= Herman Gardens =

Former public housing project located in Detroit, Michigan, United States

Herman Gardens was a public housing project located on the westside of Detroit, Michigan.

==History==
Built in 1943, Herman Gardens, known locally as "the Gardens", had 2,144 units primarily within two-story multi-family buildings. The 129-unit Gardenview Senior building was on the Herman Gardens site.

The Gardens was located on the west side of Detroit at the southeast corner of the Joy Road and Southfield Freeway intersection close to what was then termed "some of the most affluent neighborhoods in the City of Detroit." The Gardens were home to some notable individuals. Automobile giant John DeLorean, TV Judge Greg Mathis, talk show host and author Peter Werbe, and classic Motown group The Spinners all called Herman Gardens home.

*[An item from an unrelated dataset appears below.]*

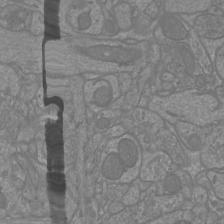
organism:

After problems had occurred in the buildings from the illegal drug trade in the early 1980s, the Detroit Housing Commission (DHC) applied for HOPE VI funds under the 1996 Notice of Funding Availability (NOFA), it intended to reduce the number of public housing units from 1,573 to 672. By August 1996, HUD had approved the demolition of 685 units using other (non-HOPE VI) funds, and the HOPE VI application proposed demolishing another 538 units. The application proposed renovating 274 of those existing units and building 222 new houses, along with 92 single-family houses and 84 duplexes, for a total of 672 units at the revitalized site.

The cover letter for the 1996 application declared, "The Plan presented in this application does far more than demolish and rehabilitate old apartments, it rebuilds lives on a foundation of entrepreneurship, jobs, and training."

===Gardenview Estates===
After over a decade of planning, the first phase of the 607-unit, mixed-income development named Gardenview Estates was opened on the former site of Herman Gardens on September 2, 2009. 541 units were built as multi-family rentals, of which 278 of those are reserved for low-income residents. The remaining 66 units were built as single-family homes on 45 and 65-foot lots. Also included in the redevelopment of the site was the construction of the Detroit/NFL Boys and Girls Club Youth Education Town, an educational and recreation center for children, which was opened in May 2007.